(Saved data entries)
□ □ □ □ □

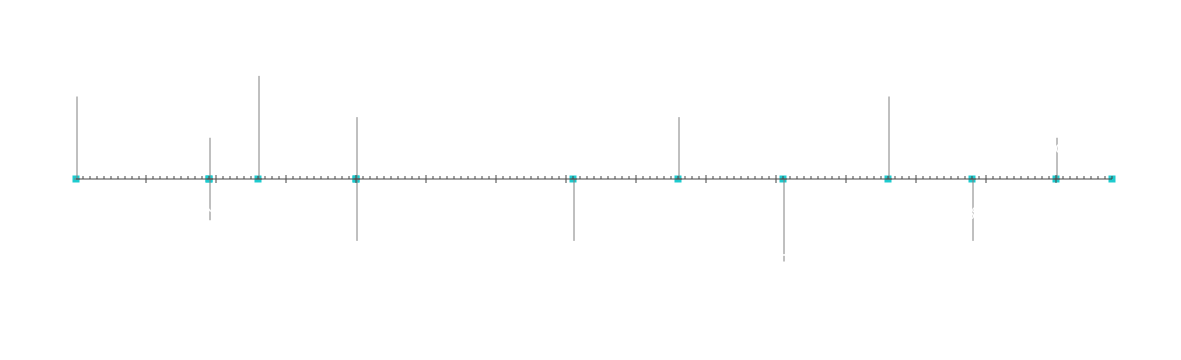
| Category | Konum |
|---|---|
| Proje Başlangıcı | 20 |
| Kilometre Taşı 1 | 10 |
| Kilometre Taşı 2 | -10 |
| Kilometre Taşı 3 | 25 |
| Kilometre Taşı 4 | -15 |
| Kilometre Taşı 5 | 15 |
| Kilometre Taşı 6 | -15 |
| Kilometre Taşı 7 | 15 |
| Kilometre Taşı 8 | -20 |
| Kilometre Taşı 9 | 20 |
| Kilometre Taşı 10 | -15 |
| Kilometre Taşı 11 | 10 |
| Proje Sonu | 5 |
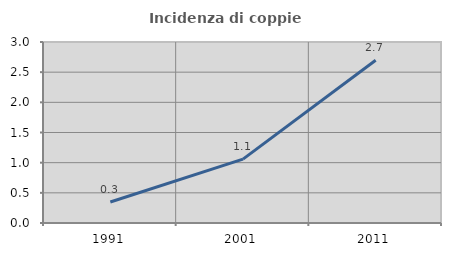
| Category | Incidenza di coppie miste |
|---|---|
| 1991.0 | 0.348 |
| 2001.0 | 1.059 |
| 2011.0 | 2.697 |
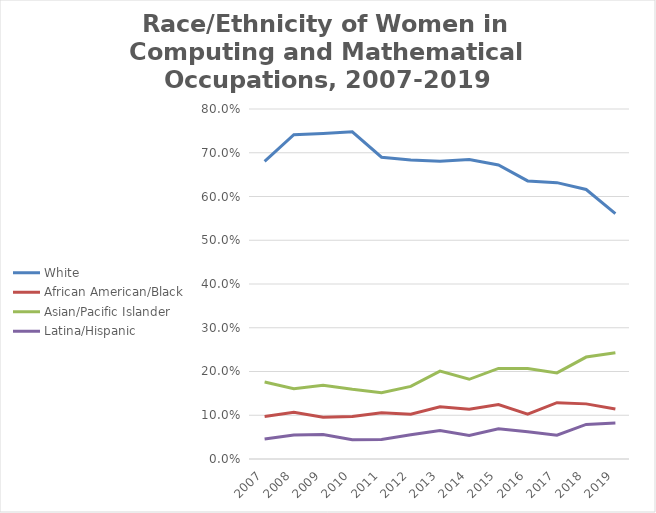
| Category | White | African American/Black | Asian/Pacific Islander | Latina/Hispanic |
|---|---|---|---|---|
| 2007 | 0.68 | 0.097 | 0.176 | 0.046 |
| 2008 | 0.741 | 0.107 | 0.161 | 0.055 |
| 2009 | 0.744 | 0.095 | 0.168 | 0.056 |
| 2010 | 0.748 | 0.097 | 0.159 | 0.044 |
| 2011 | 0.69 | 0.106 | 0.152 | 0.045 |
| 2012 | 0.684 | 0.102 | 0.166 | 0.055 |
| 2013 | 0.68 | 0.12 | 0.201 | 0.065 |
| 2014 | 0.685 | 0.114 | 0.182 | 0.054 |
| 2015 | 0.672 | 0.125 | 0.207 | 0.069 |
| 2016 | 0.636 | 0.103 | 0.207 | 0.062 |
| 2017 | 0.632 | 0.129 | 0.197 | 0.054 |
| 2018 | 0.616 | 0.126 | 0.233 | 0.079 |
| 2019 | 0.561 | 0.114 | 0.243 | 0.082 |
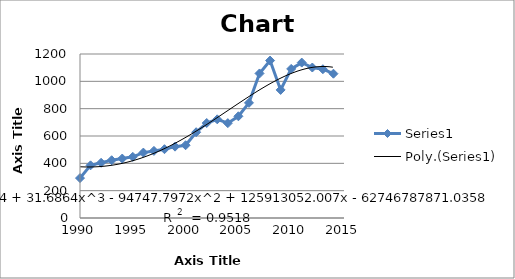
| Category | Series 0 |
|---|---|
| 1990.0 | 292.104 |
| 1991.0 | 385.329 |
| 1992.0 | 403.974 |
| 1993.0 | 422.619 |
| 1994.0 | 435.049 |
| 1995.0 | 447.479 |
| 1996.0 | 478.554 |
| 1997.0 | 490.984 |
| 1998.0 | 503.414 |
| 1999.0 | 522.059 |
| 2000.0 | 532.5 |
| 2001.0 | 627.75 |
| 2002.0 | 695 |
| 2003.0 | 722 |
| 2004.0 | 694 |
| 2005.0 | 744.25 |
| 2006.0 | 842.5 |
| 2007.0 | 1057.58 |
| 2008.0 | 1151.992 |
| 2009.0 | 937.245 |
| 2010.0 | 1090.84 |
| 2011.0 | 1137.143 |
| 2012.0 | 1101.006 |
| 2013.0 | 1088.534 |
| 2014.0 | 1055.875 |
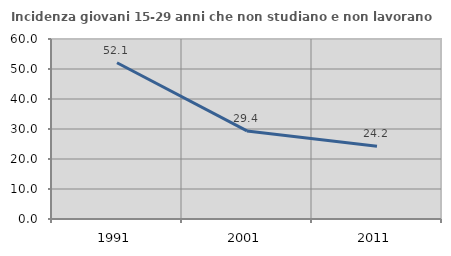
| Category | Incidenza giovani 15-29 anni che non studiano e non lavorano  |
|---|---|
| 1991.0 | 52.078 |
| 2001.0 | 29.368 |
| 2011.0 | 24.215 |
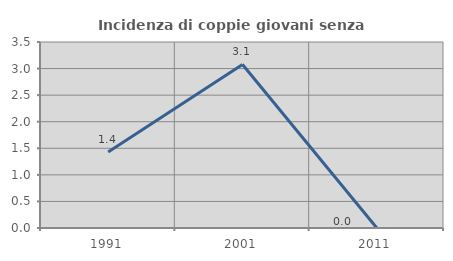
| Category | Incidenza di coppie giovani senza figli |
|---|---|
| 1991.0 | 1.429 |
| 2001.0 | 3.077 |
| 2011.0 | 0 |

□ □ □ □ □

▸ **Work instructions**
Reproduce only the lines from the first line of the entries through the line containing "0.168 | 0.056 |", exactly and with both ends kept. Omit the pictures.

▸ **The completed task**
| Category | Konum |
|---|---|
| Proje Başlangıcı | 20 |
| Kilometre Taşı 1 | 10 |
| Kilometre Taşı 2 | -10 |
| Kilometre Taşı 3 | 25 |
| Kilometre Taşı 4 | -15 |
| Kilometre Taşı 5 | 15 |
| Kilometre Taşı 6 | -15 |
| Kilometre Taşı 7 | 15 |
| Kilometre Taşı 8 | -20 |
| Kilometre Taşı 9 | 20 |
| Kilometre Taşı 10 | -15 |
| Kilometre Taşı 11 | 10 |
| Proje Sonu | 5 |
| Category | Incidenza di coppie miste |
|---|---|
| 1991.0 | 0.348 |
| 2001.0 | 1.059 |
| 2011.0 | 2.697 |
| Category | White | African American/Black | Asian/Pacific Islander | Latina/Hispanic |
|---|---|---|---|---|
| 2007 | 0.68 | 0.097 | 0.176 | 0.046 |
| 2008 | 0.741 | 0.107 | 0.161 | 0.055 |
| 2009 | 0.744 | 0.095 | 0.168 | 0.056 |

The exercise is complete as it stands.